Credit card companies make most of their money from interest. That being said, it only makes sense that they allow you to carry considerable balances from month to month. The higher your balance, the more interest they stand to make. As a result, many minimum payments were barely enough to cover the monthly finance charges. Some store cards required minimum payments so low that the balance actually increased, even if they made no additional charges (negative amortization).
In 2003, an order was given to credit card issuers to change the way they were calculating minimum payments. Creditors had to be in compliance by the end of 2005, although many phased these changes in during previous months. The bottom line is that federal regulators require that minimum payments are set so that the consumer can pay off the balance in a “reasonable” period of time. For many people just making minimum payments, this increase in minimum payments could allow them to pay their accounts off in half the time. Still, that could take many years, depending on their balance.
For many Americans, this will be a much needed policy to keep them from paying on a debt forever. For others, this will be the straw that breaks the camel’s back. Some minimum payments could potentially double. For families living at the brink of insolvency, this will surely push them over the edge. Should they decide to seek bankruptcy protection, they will have to contend with the new bankruptcy law.
Tough love policy
Many consumers are fuming over the changes. Indeed, for a family already struggling to make minimum payments, this has come at a bad time. Still, most experts agree that this was a long overdue change that will benefit most consumers in the long run, especially those that have yet to run up balances.
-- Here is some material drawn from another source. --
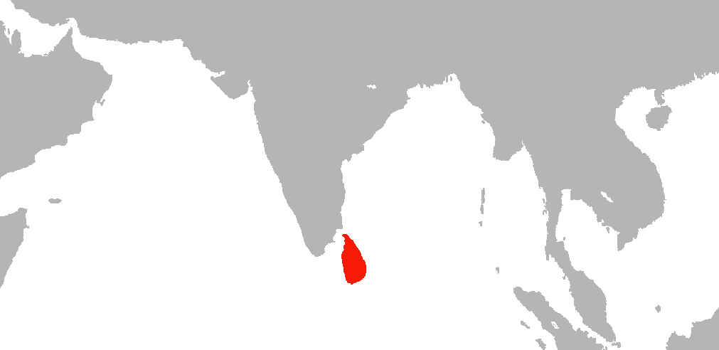 Carte de répartition du macaque à Toque, Macaca sinica. Etablie par Christophe Chauvin.
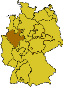 Ekd-westfalen

For those who have high balances, many could see their minimum payments go from 2% to 4% almost overnight. On a $10,000 balance, this would mean a change from a $200 minimum payment to a $400 monthly minimum. Combine this with other cost of living increases including higher transportation costs and many families will not be able to get by without a boost in income. Families that cannot make the higher minimum payments should consider credit counseling. These agencies can frequently reduce the interest and the minimum payments, allowing the debt to be repaid in full within 3 to 5 years.
Some families may be able to use a home equity line to repay the debt and avoid minimum payment increases. This is an option for some homeowners that still have decent credit. This option should be used cautiously, because it calls for securing an unsecured debt with a family’s most important asset. For many consumers already dealing with high debt and possibly a late payment or more, debt consolidation may come at a substantial cost. The one certainty is that higher minimum payments will put a sting in many budgets over the next few years.